FoxP3 has been identified as a marker of natural and adaptive/induced regulatory T cells (Tregs) [58]. Patients with cancer have higher levels of Tregs in peripheral blood than healthy individuals [59], leading to a suppression of T-cell immunity that has an immunopathologic role in tumor growth [56] and influences prognosis in many cancers [6063]. Metabolic degradation of tryptophan by IDO promotes the conversion of naïve T cells to Tregs[64, 65]. Thus, intratumoral expression of IDO may have promoted the accumulation of FoxP3+ cells; however, recent findings suggest that FoxP3 may not be specific for Tregs, but can also be expressed by other activated T-cell populations [66]. Other reports suggest that the ratio of effector T cells (Teffs) to Tregs, rather than changes in the absolute number of intratumoral Teffs or Tregs, may be a more specific biomarker of effective antitumor immune responses elicited by CTLA-4 blockade [67, 68].

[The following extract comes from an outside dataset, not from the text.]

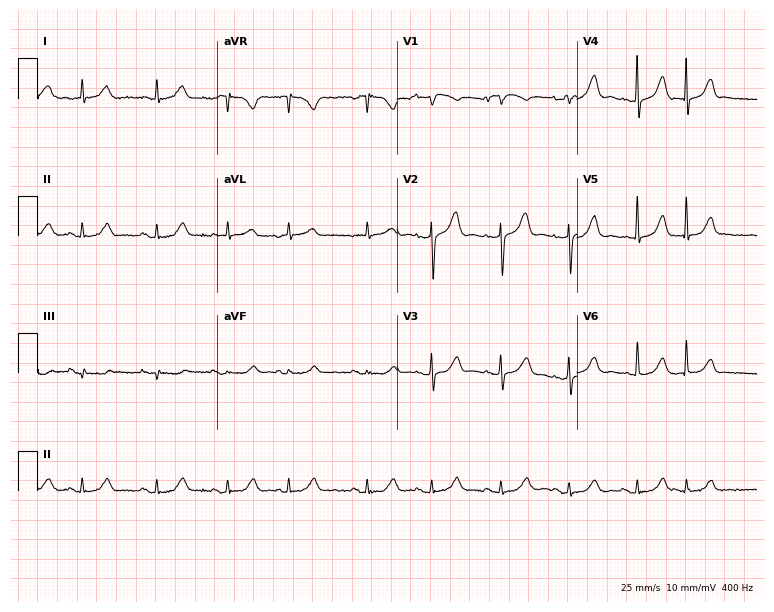
Electrocardiogram (7.3-second recording at 400 Hz), a female, 84 years old. Of the six screened findings (first-degree AV block, right bundle branch block (RBBB), left bundle branch block (LBBB), sinus bradycardia, atrial fibrillation (AF), sinus tachycardia), none is recorded.
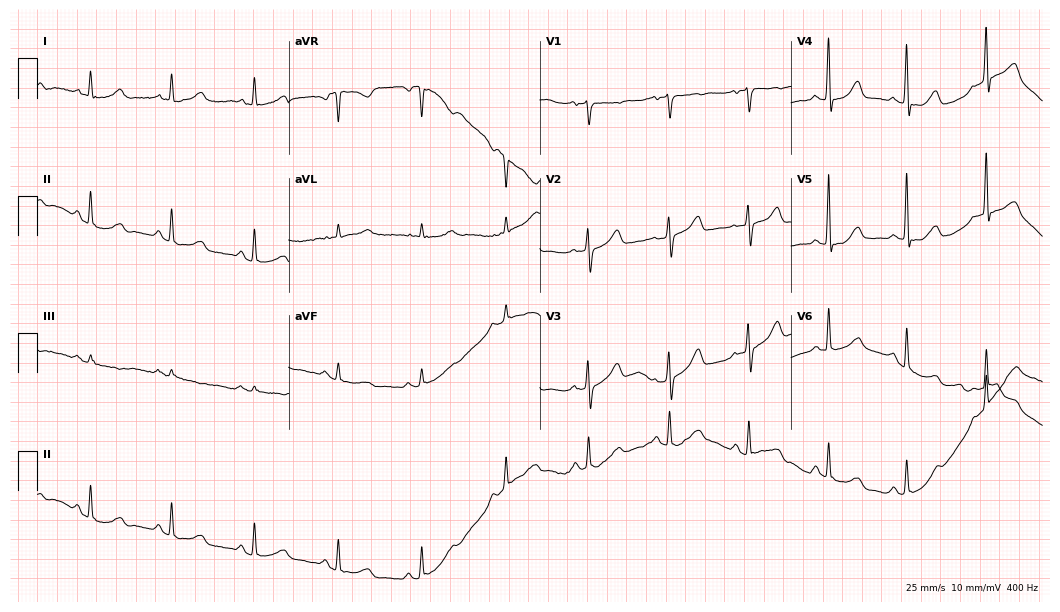
12-lead ECG from a 67-year-old female patient (10.2-second recording at 400 Hz). Recorded interpretation: within normal limits.

Results from CA184-004 are similar to those found with tremelimumab, another anti-CTLA-4 antibody. In a pilot study of 15 tumor biopsies from 7 tremelimumab-treated patients, clinical response was associated with increased tumor infiltration by CD8+ TILs whereas a more variable association was found with tumor infiltration of CD4+ TILs [69]. The presence of FoxP3+ regulatory T cells, indicative of an immunosuppressive tumor microenvironment, was also variably associated with positive response. No apparent association between clinical response and intratumoral expression of IDO was seen in that study.

In addition to FoxP3 and IDO, other proteins likely are involved in creating an anti-tumor immune microenvironment. Pharmacodynamic microarray data on mRNA derived from tumor samples showed that ipilimumab led to altered gene expression in the tumor microenvironment, significantly increasing expression of immune-related genes, and significantly decreasing the expression of genes linked to melanoma. This analysis provides a list of candidate genes for further investigation to determine whether changes in gene expression support anti-tumor activity and/or are associated with clinical efficacy. Protein levels do not always correlate with mRNA expression and so candidate genes of interest should be confirmed by protein assays. Analyses of the relationship between expression changes and clinical efficacy are described in a separate manuscript that has been submitted for publication. In a previous study of ipilimumab in melanoma patients, associations between SNPs in the CTLA-4 gene and objective response were suggested [70]; such associations were not observed in the current study. Consistent with a previous study reporting that ipilimumab-treated patients with advanced melanoma have similar survival outcomes regardless of their HLA-A*0201 status [71], the current study found no association between clinical activity and the presence of the *0201 allele or any of the five most common HLA-A alleles.

The associations of clinical activity with increased TILs during treatment and with baseline expression of IDO and FoxP3 suggest that an immune-active tumor microenvironment might be necessary for a favorable response to ipilimumab. The increased expression of immune-related genes after treatment with ipilimumab suggest additional genes to be tested for their involvement in the creation of this immune-active tumor microenvironment.

Conclusions

Baseline expression of immune-related tumor biomarkers and a post-treatment increase in TILs may be positively associated with ipilimumab clinical activity. These preliminary results are hypothesis generating and support the need for larger prospective trials to confirm these findings and further characterize other potential biomarkers for ipilimumab.